In imitating the code in amd64/include/cpufunc.h, I unnecessarily copied a cast-to-int. I will remove it. I also copied the use of 'mask' that seems strange. I will remove it too.

85 ↗(On Diff #57349)

Agreed.

dougm added a comment.May 13 2019, 8:14 PM
In D20250#436408, @kib wrote:

Can somebody explain to me why don't we use __builtin_ffs() and other functions everywhere ?

In case you are asking why I wrote code using builtin_clz and not builtin_ffs, it is because I believe that many call to ffs and fls always subtract one from the result, and always know that the argument is nonzero, and I think that the way I wrote things might let the compiler optimize out the zero-check and/or the plus-one sometimes, and maybe with __builtin_ffs that wouldn't happen.

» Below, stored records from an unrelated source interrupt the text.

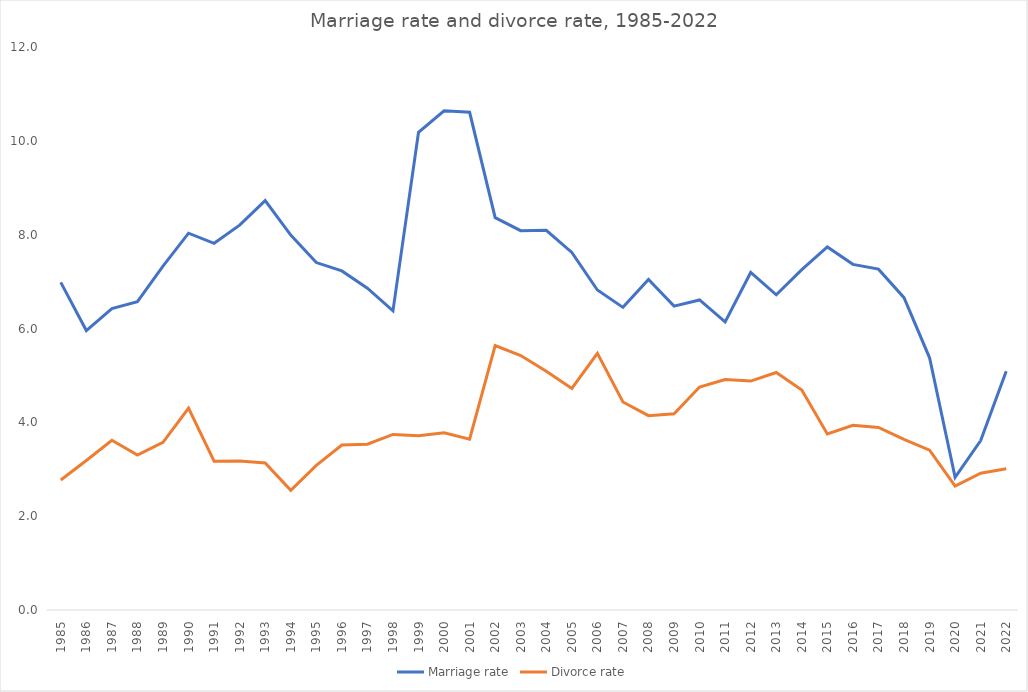
| Category | Marriage rate | Divorce rate |
|---|---|---|
| 1985.0 | 6.982 | 2.77 |
| 1986.0 | 5.957 | 3.187 |
| 1987.0 | 6.423 | 3.617 |
| 1988.0 | 6.573 | 3.303 |
| 1989.0 | 7.329 | 3.574 |
| 1990.0 | 8.031 | 4.303 |
| 1991.0 | 7.815 | 3.172 |
| 1992.0 | 8.202 | 3.174 |
| 1993.0 | 8.726 | 3.135 |
| 1994.0 | 7.99 | 2.552 |
| 1995.0 | 7.406 | 3.083 |
| 1996.0 | 7.227 | 3.517 |
| 1997.0 | 6.86 | 3.534 |
| 1998.0 | 6.376 | 3.742 |
| 1999.0 | 10.183 | 3.714 |
| 2000.0 | 10.642 | 3.775 |
| 2001.0 | 10.608 | 3.642 |
| 2002.0 | 8.363 | 5.637 |
| 2003.0 | 8.086 | 5.423 |
| 2004.0 | 8.093 | 5.087 |
| 2005.0 | 7.62 | 4.722 |
| 2006.0 | 6.821 | 5.473 |
| 2007.0 | 6.45 | 4.433 |
| 2008.0 | 7.045 | 4.142 |
| 2009.0 | 6.476 | 4.183 |
| 2010.0 | 6.609 | 4.753 |
| 2011.0 | 6.141 | 4.913 |
| 2012.0 | 7.194 | 4.879 |
| 2013.0 | 6.719 | 5.063 |
| 2014.0 | 7.256 | 4.691 |
| 2015.0 | 7.738 | 3.753 |
| 2016.0 | 7.367 | 3.936 |
| 2017.0 | 7.265 | 3.89 |
| 2018.0 | 6.657 | 3.636 |
| 2019.0 | 5.375 | 3.407 |
| 2020.0 | 2.827 | 2.643 |
| 2021.0 | 3.612 | 2.915 |
| 2022.0 | 5.088 | 3.01 |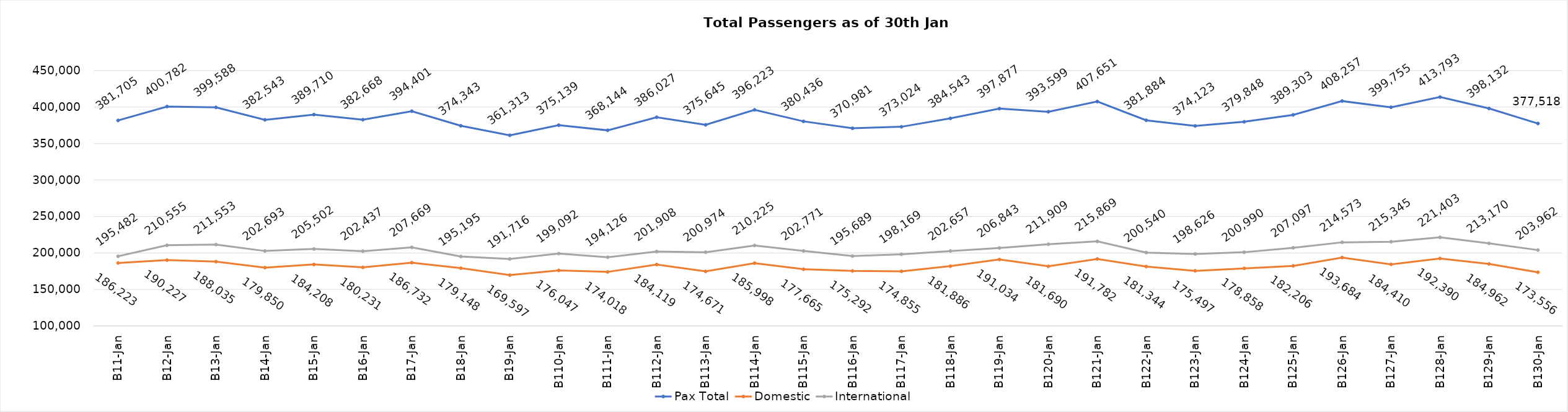
| Category | Pax Total | Domestic | International |
|---|---|---|---|
| 2024-01-01 | 381705 | 186223 | 195482 |
| 2024-01-02 | 400782 | 190227 | 210555 |
| 2024-01-03 | 399588 | 188035 | 211553 |
| 2024-01-04 | 382543 | 179850 | 202693 |
| 2024-01-05 | 389710 | 184208 | 205502 |
| 2024-01-06 | 382668 | 180231 | 202437 |
| 2024-01-07 | 394401 | 186732 | 207669 |
| 2024-01-08 | 374343 | 179148 | 195195 |
| 2024-01-09 | 361313 | 169597 | 191716 |
| 2024-01-10 | 375139 | 176047 | 199092 |
| 2024-01-11 | 368144 | 174018 | 194126 |
| 2024-01-12 | 386027 | 184119 | 201908 |
| 2024-01-13 | 375645 | 174671 | 200974 |
| 2024-01-14 | 396223 | 185998 | 210225 |
| 2024-01-15 | 380436 | 177665 | 202771 |
| 2024-01-16 | 370981 | 175292 | 195689 |
| 2024-01-17 | 373024 | 174855 | 198169 |
| 2024-01-18 | 384543 | 181886 | 202657 |
| 2024-01-19 | 397877 | 191034 | 206843 |
| 2024-01-20 | 393599 | 181690 | 211909 |
| 2024-01-21 | 407651 | 191782 | 215869 |
| 2024-01-22 | 381884 | 181344 | 200540 |
| 2024-01-23 | 374123 | 175497 | 198626 |
| 2024-01-24 | 379848 | 178858 | 200990 |
| 2024-01-25 | 389303 | 182206 | 207097 |
| 2024-01-26 | 408257 | 193684 | 214573 |
| 2024-01-27 | 399755 | 184410 | 215345 |
| 2024-01-28 | 413793 | 192390 | 221403 |
| 2024-01-29 | 398132 | 184962 | 213170 |
| 2024-01-30 | 377518 | 173556 | 203962 |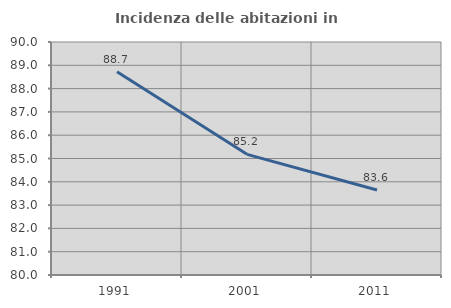
| Category | Incidenza delle abitazioni in proprietà  |
|---|---|
| 1991.0 | 88.72 |
| 2001.0 | 85.178 |
| 2011.0 | 83.649 |

But that is speculation.

I case you are asking about the whole freebsd codebase in general, I can't say.

Kernel with this patch boots fine on Amazon EC2 (which btw you can use too, freebsd-snapshots posts have aarch64 AMIs)

dougm edited the summary of this revision. (Show Details)May 14 2019, 4:27 PM
dougm added a reviewer: alc.May 16 2019, 7:41 AM
dougm updated this revision to Diff 57437.May 16 2019, 7:46 AM

The only difference in the pmap.o code on arm64 between using builtin_ffsl and _builtin_ctzl (with a zero-test and an add) is that the version with builtin_ffsl has an 'orr' instruction where the other version has an 'add'.

So this version uses builtin_ffs and builtin_ffsl.

alc added inline comments.May 16 2019, 5:24 PM
arm64/include/cpufunc.h
94 ↗(On Diff #57437)

This assumes that long and long long will always be the same size. If a tool chain came along that defined long long as 128 bits, this would compile without an error or warning and produce broken results. I would either add a CTASSERT() that long and long long are the same size or implement this using __builtin_clzll.

dougm updated this revision to Diff 57452.May 16 2019, 5:35 PM

Handle the possibility that sizeof(long long) != sizeof(long).

alc accepted this revision.May 17 2019, 4:36 AM
This revision is now accepted and ready to land.May 17 2019, 4:36 AM
kib accepted this revision.May 17 2019, 7:58 AM
This revision was automatically updated to reflect the committed changes.